Um sinal de esperança: Pe Pietro Ranghetti

Um homem incômodo. Um viajante na vida, sempre em busca de alguém e de alguma coisa que pudesse tornar-se concreto testemunho da sua fé: assim podemos delinear a pessoa do Padre Pedro Ranghetti, morto no Brasil em pleno serviço à fé, em maio de 1993. Uma fé que não foi poupada nem pelas provações, nem pelas decepções; sustentada por grandes ideais, mas cercada pela solidão. E, em particular, essa última realidade é o que mais provoca a nossa reflexão.

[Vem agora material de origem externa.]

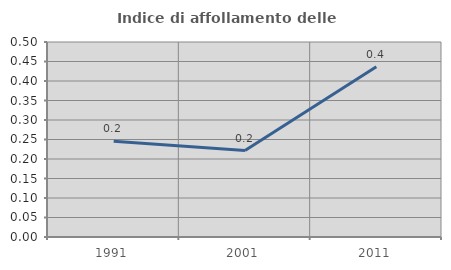
| Category | Indice di affollamento delle abitazioni  |
|---|---|
| 1991.0 | 0.246 |
| 2001.0 | 0.222 |
| 2011.0 | 0.437 |

Os homens solitários são muitos — todos, um pouco, são solitários —, e nessa solidão os homens amadurecem escolhas de identidade e de pertença. São essas escolhas que se tornam lugar de comparação e de diálogo entre os homens, entre os religiosos da mesma família e filhos da mesma mãe. Conciliar a identidade e a pertença de um homem e de um religioso, superando a retórica, é deixar-se provocar pela fé que sustenta e orienta as escolhas concretas da vida. É como fazer um exame de consciência para renovar a fé, para que seja sempre melhor vivida na comunhão e na solidariedade.

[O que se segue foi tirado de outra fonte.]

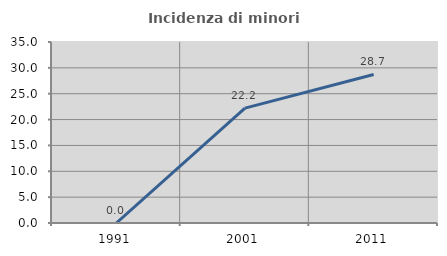
| Category | Incidenza di minori stranieri |
|---|---|
| 1991.0 | 0 |
| 2001.0 | 22.222 |
| 2011.0 | 28.723 |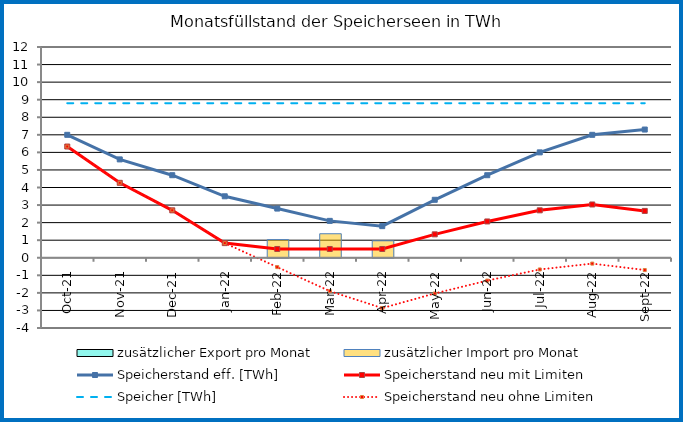
| Category | zusätzlicher Export pro Monat | zusätzlicher Import pro Monat |
|---|---|---|
| 0 | 0 | 0 |
| 1900-01-01 | 0 | 0 |
| 1900-01-02 | 0 | 0 |
| 1900-01-03 | 0 | 0 |
| 1900-01-04 | 0 | 1.033 |
| 1900-01-05 | 0 | 1.367 |
| 1900-01-06 | 0 | 0.967 |
| 1900-01-07 | 0 | 0 |
| 1900-01-08 | 0 | 0 |
| 1900-01-09 | 0 | 0 |
| 1900-01-10 | 0 | 0 |
| 1900-01-11 | 0 | 0 |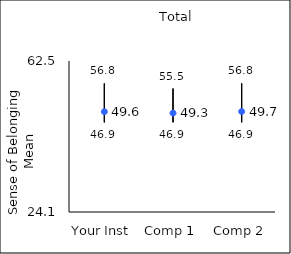
| Category | 25th percentile | 75th percentile | Mean |
|---|---|---|---|
| Your Inst | 46.9 | 56.8 | 49.61 |
| Comp 1 | 46.9 | 55.5 | 49.27 |
| Comp 2 | 46.9 | 56.8 | 49.65 |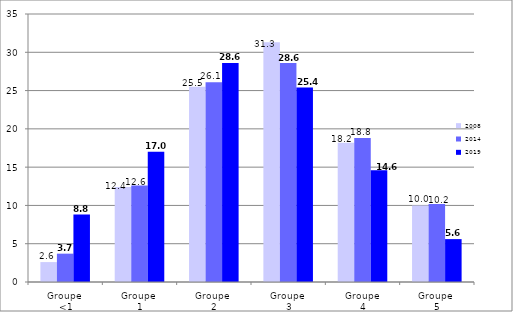
| Category | 2008 | 2014 | 2019 |
|---|---|---|---|
| Groupe 
<1 | 2.6 | 3.7 | 8.8 |
| Groupe 
1 | 12.4 | 12.6 | 17 |
| Groupe 
2 | 25.5 | 26.1 | 28.6 |
| Groupe 
3 | 31.3 | 28.6 | 25.4 |
| Groupe
4 | 18.2 | 18.8 | 14.6 |
| Groupe 
5 | 10 | 10.2 | 5.6 |

O Padre Pedro escreveu em algumas anotações: “Não existe nenhum bem que não seja concreto”. Nós acreditamos que também a morte traz consigo uma semente de bem que, porém, necessita sempre do discernimento, da conversão e da humildade para que não seja dispersada, mas cresça até amadurecer. E nenhuma vida vivenciada em Cristo é inútil ou estéril; nenhum preço pago pela fidelidade e pela coragem de anunciar o Evangelho da Caridade entre os homens permanece sem fruto.

Nós lembramos com orgulho e carinho deste coirmão, às vezes original, mas sempre capaz de pagar pessoalmente pelas suas escolhas e pela solidão de uma fé que busca o sentido da vocação que Deus dá a cada um para o mundo inteiro.